Written by: Harry Bedford

In a recent blog summarizing an extensive study from the European Patent Office (EPO) and the European Union Intellectual Property Office (EUIPO), we discussed just how impactful intellectual property (IP) rights, such as patents and trademarks, can be in securing funding for start-ups. Although other factors undoubtedly contribute to start-up success, the study highlights clear benefits for both start-ups and investors who consider registered IP rights at an early stage.

The study involved the collection of data on patent and trade mark applications (both European and national rights) combined with data on startup financing at their seed, early (Series A or B) or late (Series C and beyond) funding stages. Here we look into the study in some more detail, particularly with respect to how IP affects start-up funding, followed by how it affects exits.

How does IP affect start-up funding?

The study outlines a compelling case for applying for, and registering IP early on in the start-up lifecycle. This is because both the likelihood of obtaining funding and the amount of funding at each stage appear to increase for start-ups with registered IP. The following figures from the study illustrate this point.

The first figure above shows that start-ups that have applied for trademarks, patents, or both, increase their chances of obtaining funding at both seed and early stage rounds. At each of these stages, start-ups are most likely to receive funding if they have both trademark and patent applications. At seed stage, such start-ups are 3.5 times more likely to receive funding whilst at early stage, start-ups are 10.2 times more likely. At face-value there is noticeable difference between seed stage and early stage here. Start-ups at the early stage (and looking to complete series A or B funding rounds) are probably more likely to have brought their product or service to the market, and have a better understanding of their place in it, along with their competitors’. Perhaps investors are more aware of the importance of IP at this stage for these reasons – or perhaps there are other factors at play.

In addition to improving the chances of securing funding, this second figure shows that having registered IP appears to correlate with increased financing obtained across the different stages of funding. At seed stage, where most of the data in the study was obtained, the median start-up with both patents and trademarks received over 3 times the financing of the median start-up without IP. At each stage in funding, the median start-up with any IP obtained more financing than the median start-up with no IP.

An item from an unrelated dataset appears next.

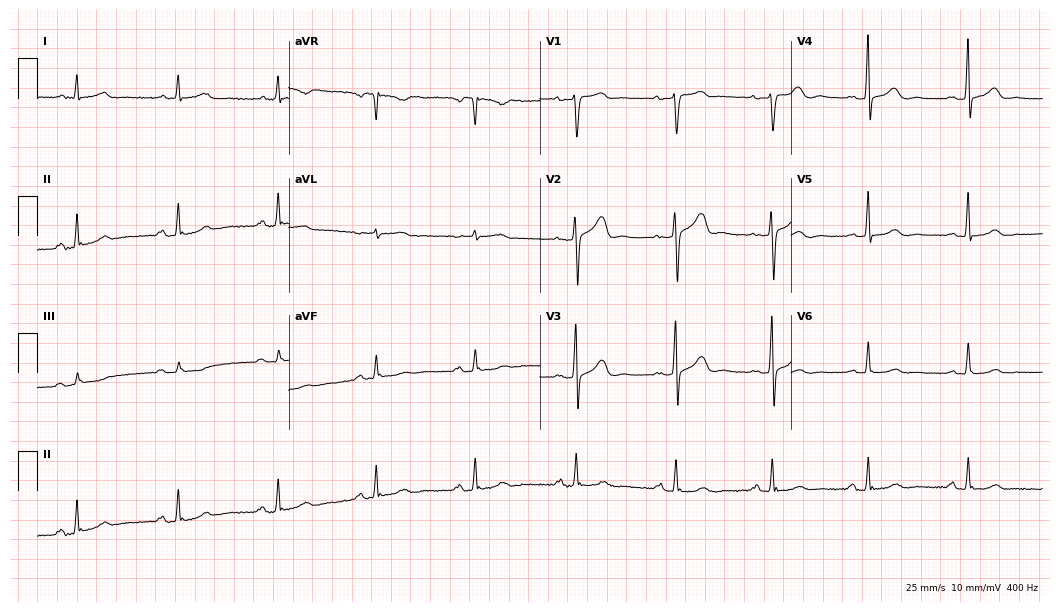
Resting 12-lead electrocardiogram (10.2-second recording at 400 Hz). Patient: a female, 55 years old. None of these six findings is recorded: first-degree AV block, right bundle branch block, left bundle branch block, sinus bradycardia, atrial fibrillation, sinus tachycardia. Only these six findings were labelled.

How does IP affect start-up exits?

The study also collected a large amount of data surrounding exits, through both acquisitions and IPOs. The data paints a similar picture to that of start-up funding as set out above. It appears that both the likelihood of a successful exit and the value associated with an exit increases when the company involved has any IP, and more so when the company owns both patents and trademarks. The following figures from the study illustrate this point.

The figure above shows that start-ups with any IP are at least twice as likely to have a successful exit than those without, and just over 3 times as likely when the start-up has both patents and trade marks. This type of distinction may be of interest to investors, looking to make a more probable return on their investment by investing in IP-rich start-ups.

As well as an increased likelihood of a successful exit, the study also shows that IP rights appear to correlate with increased exit value. The figure above, for which most data was sourced from acquisitions, shows that the median exit value at acquisition was over 6 times greater for start-ups with both patents and trademarks compared to those with no registered IP. At IPO, the story is similar.

Although other factors undoubtedly apply to the success of an exit, it is interesting to note the stark contrasts in success and value between companies with registered IP portfolios and those without. One could infer, at the very least, that the presence of a healthy IP portfolio is indicative of a company that is managed well and in a strong position in terms of navigating an exit.

In summary, it is clear that start-ups with registered IP (generally) enjoy:

  • an increased likelihood of funding at seed and early stage rounds;
  • a real increase in financing from those funding rounds;
  • an increased likelihood of a successful exit; and
  • an increased exit value.

Whilst other factors would have contributed to the successes of the start-ups surveyed by the study, the findings of the study seem too clear to be overlooked – IP is a valuable asset of start-ups at any stage, from the viewpoint of founders and investors alike. It makes sense therefore, to suggest that both founders and investors be diligent, particularly at an early stage, to ensure IP is carefully cultivated and protected, to ultimately secure the advantages set out above.